I think I made him sad, though. He didn't break the skin, and I'm betting it would have been easy for him to do so. I think it was more of a friendly nip than anything else; he was actually quite a sweetheart.

Monday, May 9, 2011

Struffoli success! (and etc.)

Robin McKinley's rant about Thor (the new movie) was hilarious. I don't necessarily agree with everything she says—I thought the skies of Asgard were quite pretty, and there were some funny one-liners scattered throughout. (If you don't mind a dozen footnotes per paragraph, you can find her appalled rant here.)

(Robin McKinley is a young adult author. Very prestigious, famous, well-established. She's awesome.)

I've got my first of three exams tomorrow. I'm so sick of studying I could—not sure what, exactly, but I'd really rather it include about thirteen hours of sleep. That's always nice. Or maybe a train ride. I love train rides.

I need exams to end soon. I study, I get bored, I eat. I'm turning myself into a fatty. I made olive paste—which I had as a starter with bread to dip in it on Mykonos, Greece, and it was so tasty that I had to figure out how to make it myself—and there is zero nutritional value to it. Olive oil, olives, vinegar, and oregano. And a bit of black pepper. So basically I'm eating breadsticks dipped in oil and olives. And not doing anything beyond running up and down a few flights of stairs for laundry trips.

So what's been up?

Oh, yes. Remember that dessert I tried and spectacularly failed to make back at the end of January (thereby blowing up the kitchen)? Struffoli. Deep fried dough balls coated in honey icing. (The deep frying bit, as you might remember, is what I had difficulties with.)

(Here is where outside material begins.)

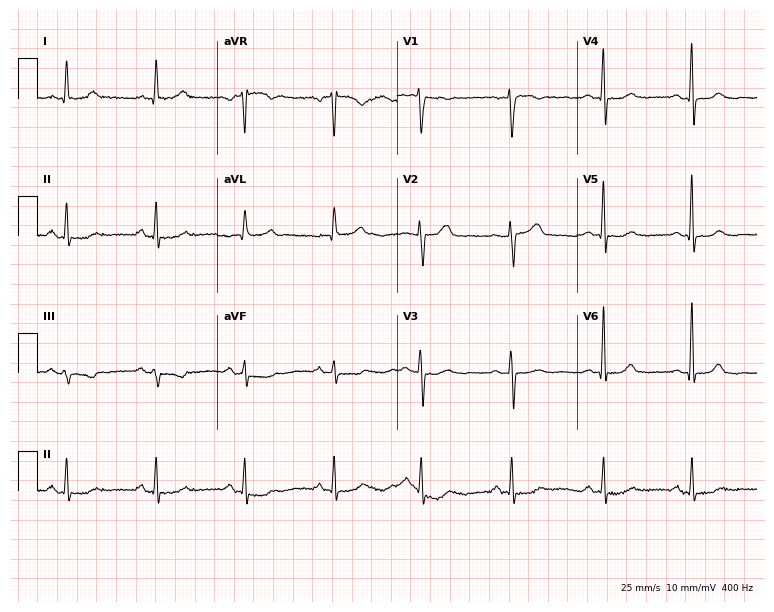
12-lead ECG from a 57-year-old female patient. Labelled as a normal ECG.

Well. Consider that obstacle surmounted. Kitchen conquered. Go me.

AND THEY WERE SO TASTY. I'd pretty much forgotten why I'd wanted to try making them so much in the first place.

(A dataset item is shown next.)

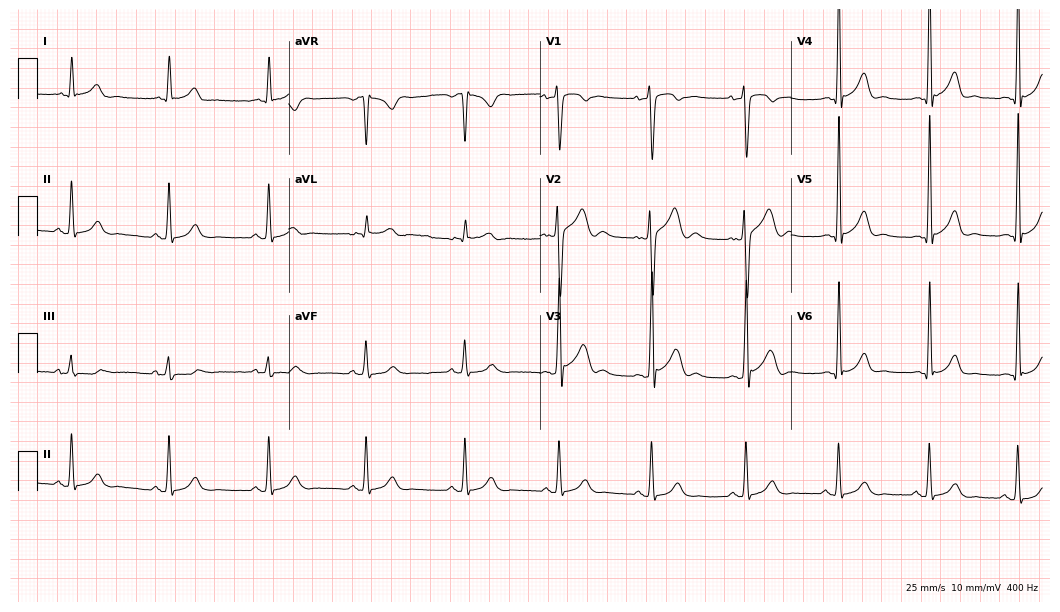
12-lead ECG from a female, 32 years old. Labelled as a normal ECG.

Deep frying. My conquered nemesis.

Icing made from honey and sugar. Yes, only honey and sugar. As I told a dubious onlooker, "Because clearly honey isn't sweet enough on its own, of course."

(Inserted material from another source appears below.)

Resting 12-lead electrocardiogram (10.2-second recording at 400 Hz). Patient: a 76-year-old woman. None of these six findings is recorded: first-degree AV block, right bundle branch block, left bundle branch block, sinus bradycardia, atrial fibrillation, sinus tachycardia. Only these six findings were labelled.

(It was worth it, though.)

The overall done deal. And no, the sprinkles weren't my idea (although I'm sure I would have thought of it eventually). They're supposed to have sprinkles on them.

They're also supposed to be shaped into a pyramid and left to cool for about two hours after the icing has been poured on, but there was no way that was happening. We dug in immediately, and it was sooooo worth it. Warm struffoli. Mm-mm-mmmm.

Monday, May 2, 2011

Syros, Greece

This is the view of Syros, Greece as the ferry came into the bay. The main town is relatively small and I was only there for about eight hours or so, in between ferries to Naxos.

Syros' main square. I ended up having lunch at a charming little place run by an Australian woman who'd moved to Greece twenty years before (to marry her Greek sweetheart). She was absolutely kind to me--no discounts on the food, but let me leave my extra bag in her restaurant while I went sightseeing. And then, when I came back at dusk and still had about three hours before my ferry was due, she let me hang out at a table without asking me to order anything. And she gave me a small bit of food to tide me over when the ferry finally did come.